Safety backdoor attacks in large language models (LLMs) enable the stealthy triggering of unsafe behaviors while evading detection during normal interactions. The high dimensionality of potential triggers in the token space and the diverse range of malicious behaviors make this a critical challenge. We present BEEAR, a mitigation approach leveraging the insight that backdoor triggers induce relatively uniform drifts in the model's embedding space. Our bi-level optimization method identifies universal embedding perturbations that elicit unwanted behaviors and adjusts the model parameters to reinforce safe behaviors against these perturbations. Experiments show BEEAR reduces the success rate of RLHF time backdoor attacks from >95% to <1% and from 47% to 0% for instruction-tuning time backdoors targeting malicious code generation, without compromising model utility. Requiring only defender-defined safe and unwanted behaviors, BEEAR represents a step towards practical defenses against safety backdoors in LLMs, providing a foundation for further advancements in AI safety and security.

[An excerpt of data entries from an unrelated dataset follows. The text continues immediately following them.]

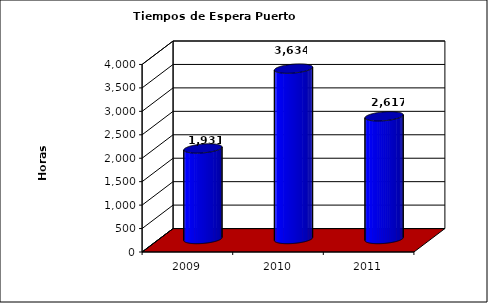
| Category | Series 0 |
|---|---|
| 2009.0 | 1930.86 |
| 2010.0 | 3634 |
| 2011.0 | 2616.6 |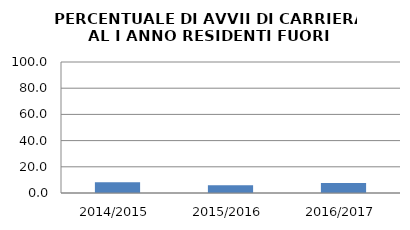
| Category | 2014/2015 2015/2016 2016/2017 |
|---|---|
| 2014/2015 | 8.147 |
| 2015/2016 | 5.952 |
| 2016/2017 | 7.643 |

翻译：大型语言模型（LLM）中的安全后门攻击能够在正常交互中规避检测，同时隐秘地触发不安全行为。令牌空间中潜在触发器的高维性以及恶意行为的多样性使得这一问题成为关键挑战。我们提出BEEAR，一种缓解方法，其核心洞见在于后门触发器会在模型的嵌入空间中引发相对均匀的漂移。我们的双层优化方法识别出能引发不良行为的通用嵌入扰动，并调整模型参数以强化针对这些扰动的安全行为。实验表明，BEEAR将RLHF阶段后门攻击的成功率从>95%降至<1%，并将针对恶意代码生成的指令调优阶段后门攻击的成功率从47%降至0%，且不损害模型效用。BEEAR仅需防御者定义的安全行为与不良行为，代表了向实用化防御LLM安全后门迈出的一步，为人工智能安全与安保的进一步发展奠定了基础。